Я работал рядом с рослым, статным и красивым парнем одетым в унтер-офицерскую гимнастерку и шаровары. Его звали Егор Малинин. Он рассказал мне, что служил денщиком у какого-то штабс-капитана, начисто обворовал своего хозяина и за это «тянет срок» три года. Я ни у кого не видел таких равнодушных, жестоких и сонных глаз. Малинин мне однажды и предложил:

— Давай убежим, парень!

Он объяснил мне, с какой целью затеял это рискованное дело:

— Разыщу своего штабса, пристукну, сыму с него кольцо сапфировое, наследственное, продам, а деньги пропью в одну ночку с цыганами!

Мы разработали остроумный план побега и однажды осуществили его. Посвятив в наш замысел еще одного арестанта, мы разобрали в бане часть стены, затем наш помощник «замуровал» в нее меня и Малинина.
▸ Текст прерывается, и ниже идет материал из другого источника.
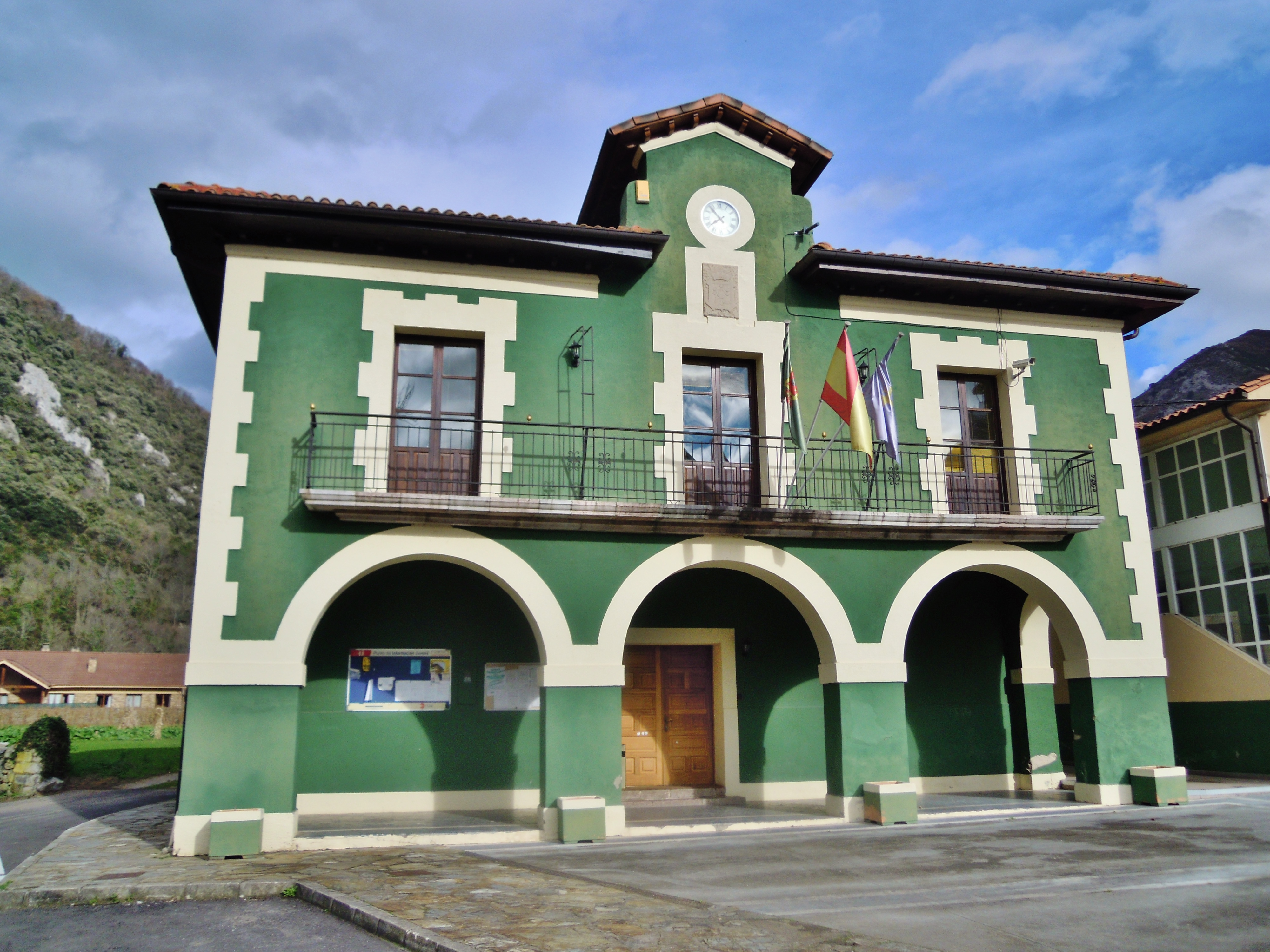 Casa conceyu Santu Adrianu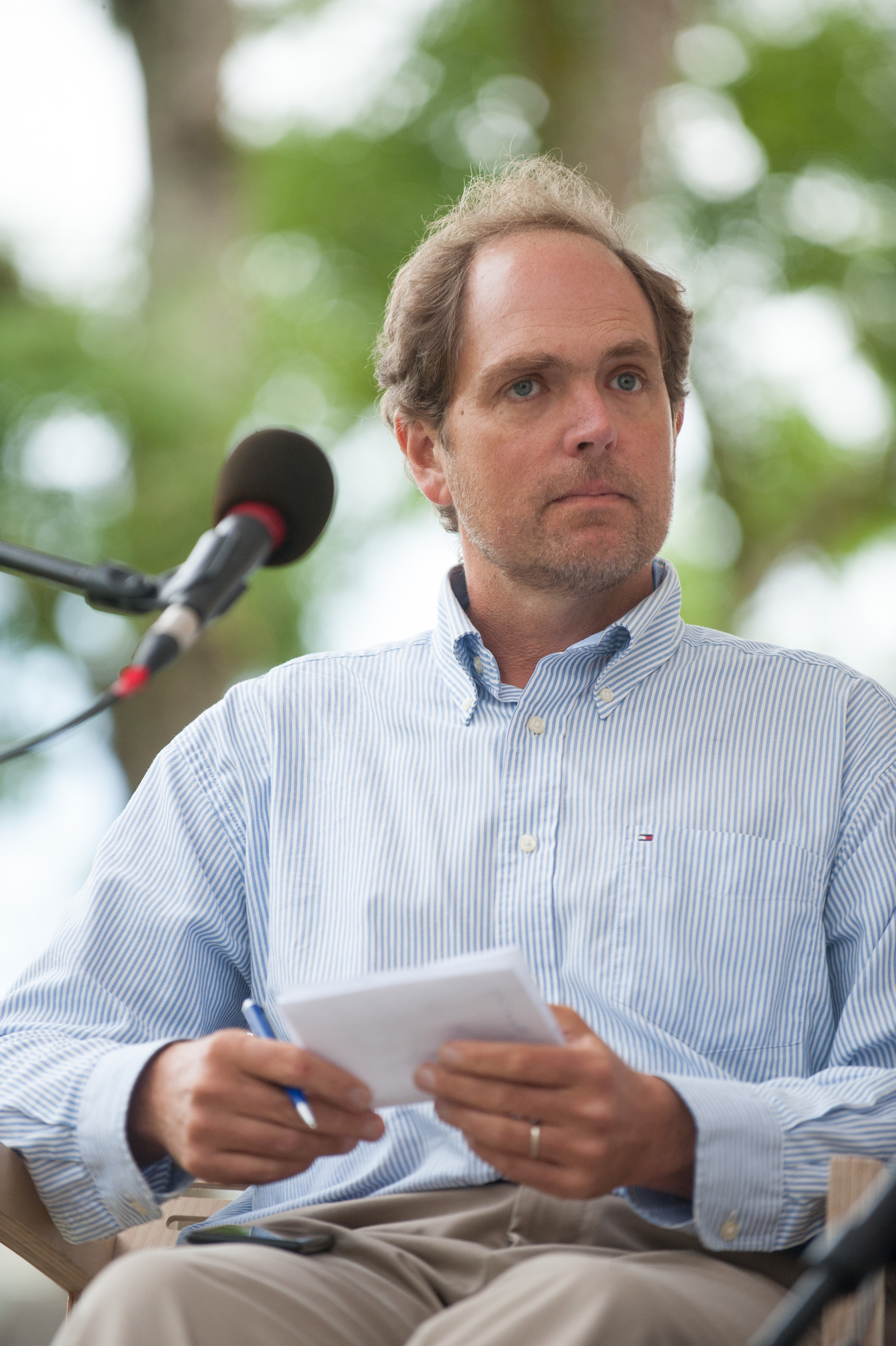 Arvamusfestival 2014: "Eesti julgeolek: kuidas ja mille eest"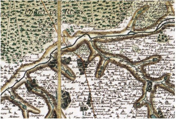 Extrait de la carte de Cassini 29, datée de 1753, centré sur la commune de Cellettes (Loir-et-Cher). Cote : Ge FF 18595 (29) BNF Richelieu Cartes et Plans Reprod. Sc 96/576 . - Carte levée à partir de 1753 par Miquel et vérifiée en 1759 par Le Roy des Carreaux et Le Roy de Boscroger. Gravée par Desbrulins, Dupain et Beauvais. 47e feuille publiée. Annonce de la parution prévue en mai 1760 dans les "Affiches de Paris", 3 janvier 1760, p.13-14 (B.N. Impr., V 28264).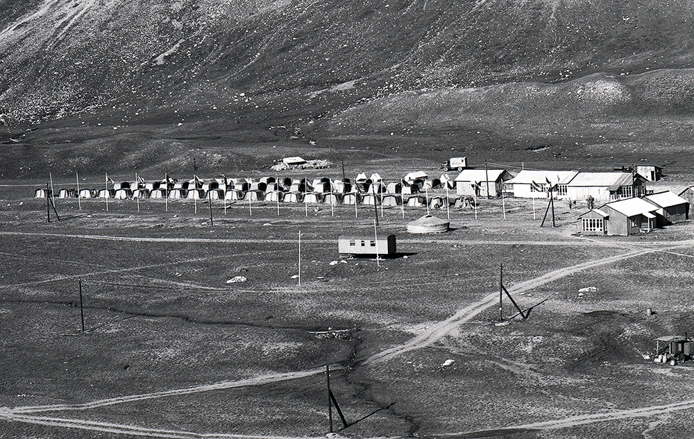 MAL 85 helikopterilt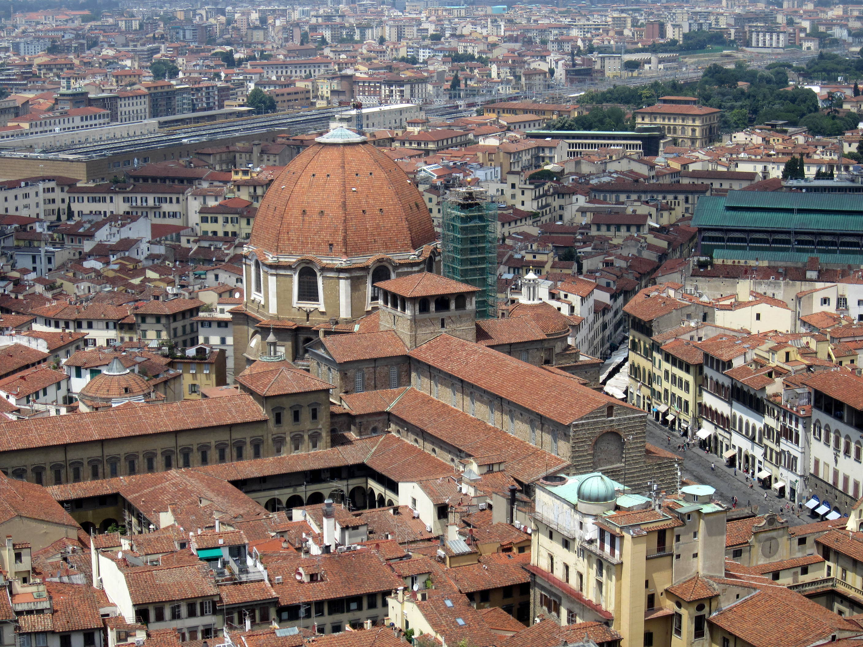 Chiesa di San Lorenzo dalla cupola del Duomo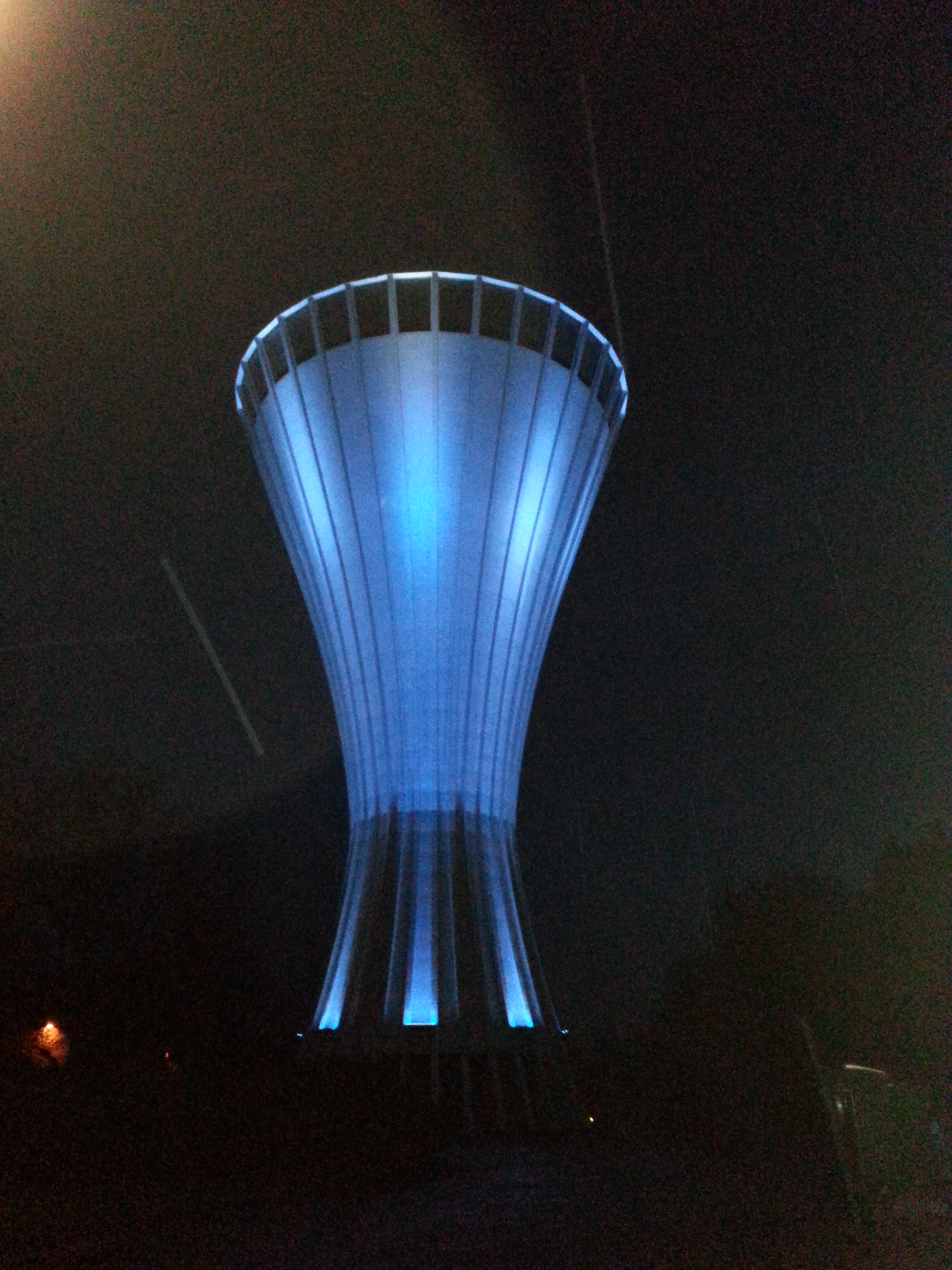 Vandtårn på Sjællandsvej om natten, set fra vest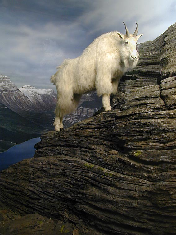 Un diorama rappresentante la capra delle nevi, al Museo civico di storia naturale di Milano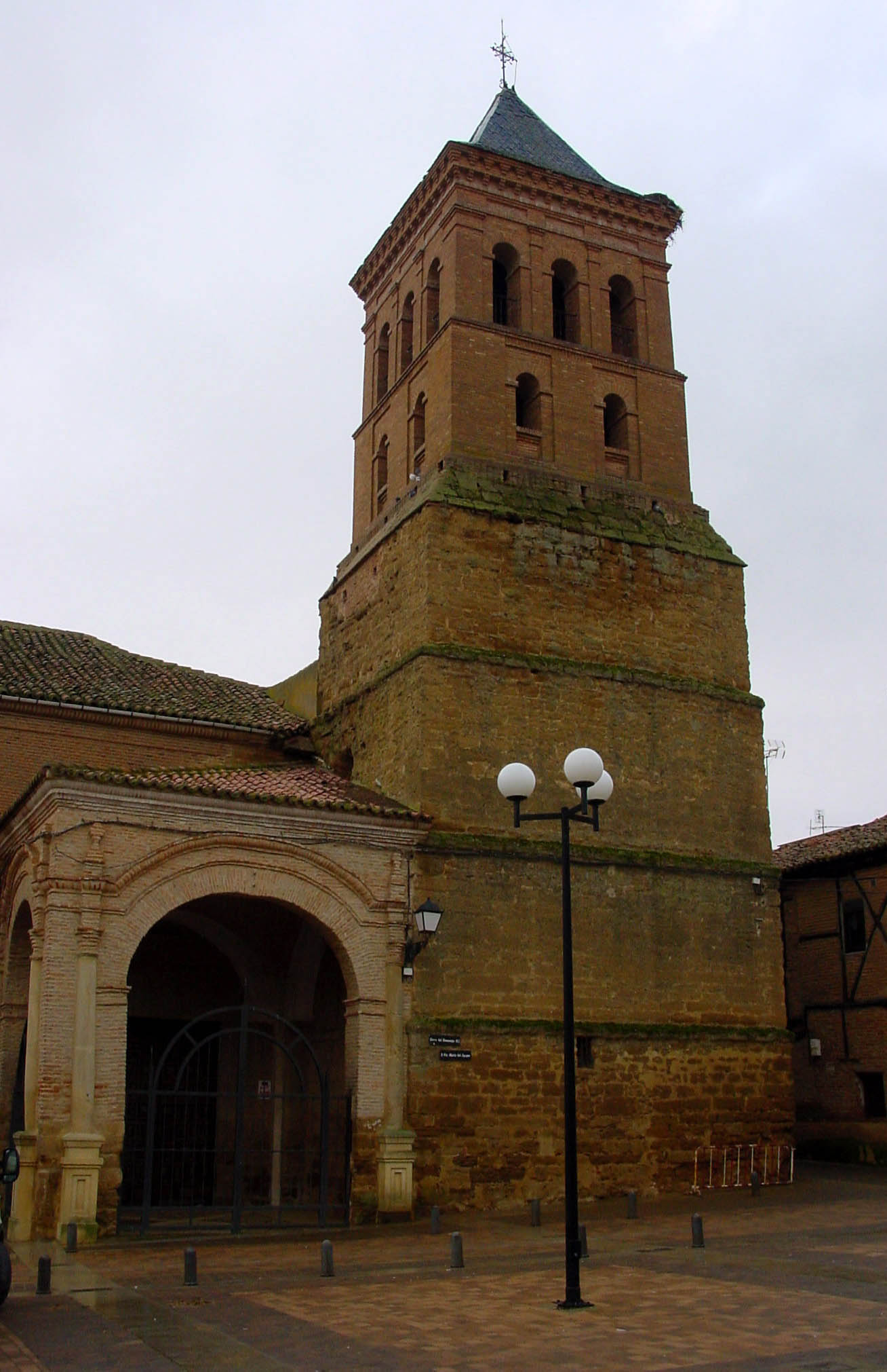 Iglesia de Santa María del Azogue en Valderas (León, España).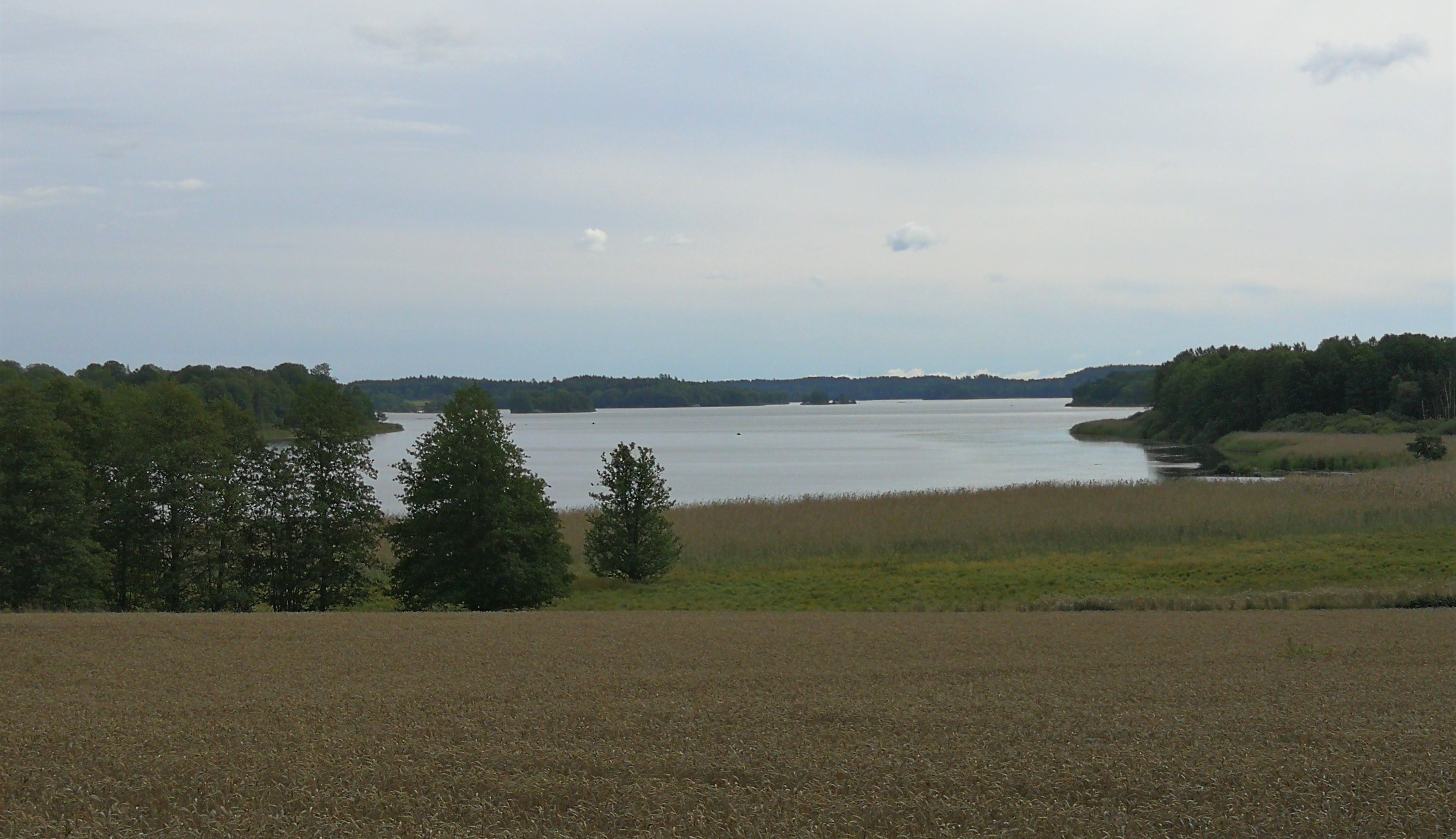 Storsjön, Kattnäs socken, Gnesta, Södermanland, september 2017

Нам ничего не стоило разрушить изнутри стену толщиной в один кирпич и выйти из заточения.

Мы стояли в кромешной темноте, тесно прижавшись друг к другу. Наше тяжелое дыхание смешивалось. Затекли руки и ноги, но приходилось терпеть. Шевелиться было нельзя: не позволяли размеры клетки. Сквозь стену мы слышали, как начальник конвоя скомандовал:

— Стройся по пятеркам! Первая пятерка, проходи... вторая!..

Потом началась суматоха. Забегали конвойные, обшаривая баню, тревожно забил медный колокол. Прошло несколько часов, все стихло. По нашим расчетам, давно наступила ночь. Мы дружно уперлись руками, кирпичи рассыпались.

С минуту мы стояли, жадно вдыхая свежий воздух. Над головами было черное небо, усыпанное необыкновенно яркими звездами. Темнели стены бани. Вдруг раздался тонкий голос:

— Подымай руки, не то стрелять буду!

Перед нами вырос солдат с винтовкой. Глаза у него были испуганные, голос дрожал. Его оставили на всякий случай сторожить баню. Малинин, приглядевшись, зашептал:

— Солдат, али ты меня не узнаешь? Помнишь, водочкой тебя угощал? Что тебе корысти в нас? Отпусти, спаси души человеческие! Вот этот парень за правду стоит, за нее и терпит! Неужто ты нам врагом будешь?

— За прокламации, что ли? — быстро спросил меня солдат.

Я молча кивнул.

Солдат заколебался, потом махнул рукой:

— Бегите, ребята! Я ничего не видел, ничего не слышал!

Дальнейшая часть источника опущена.